-- WHAT IS REQUIRED --
Please copy, exactly and with no pictures, only the lines from the one containing "sample: Bacterial nucleoid" through the last line of the records.

[EXERCISE DATA — start]

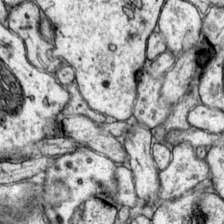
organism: Mouse
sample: Primary visual cortex
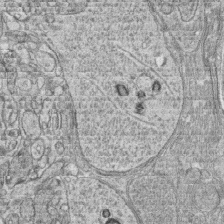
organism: Zebrafish
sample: synaptic ribbons in rod cells and cone cells
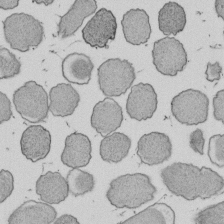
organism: E. coli
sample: Bacterial nucleoid
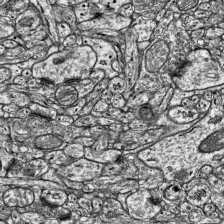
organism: Mouse
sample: Visual Cortex
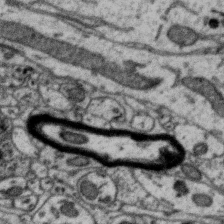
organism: Zebra finch
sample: Brain
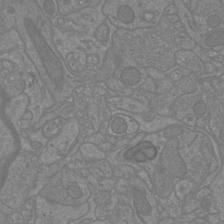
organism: Mouse
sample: Cortical neurons
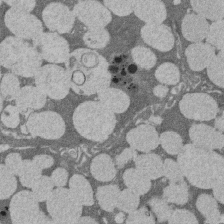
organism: Rat
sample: Salivary granule
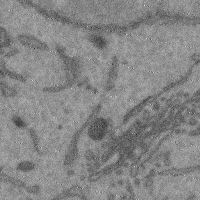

[EXERCISE DATA — finish]

-- SOLUTION TO THE PROBLEM --
sample: Bacterial nucleoid
organism: Mouse
sample: Visual Cortex
organism: Zebra finch
sample: Brain
organism: Mouse
sample: Cortical neurons
organism: Rat
sample: Salivary granule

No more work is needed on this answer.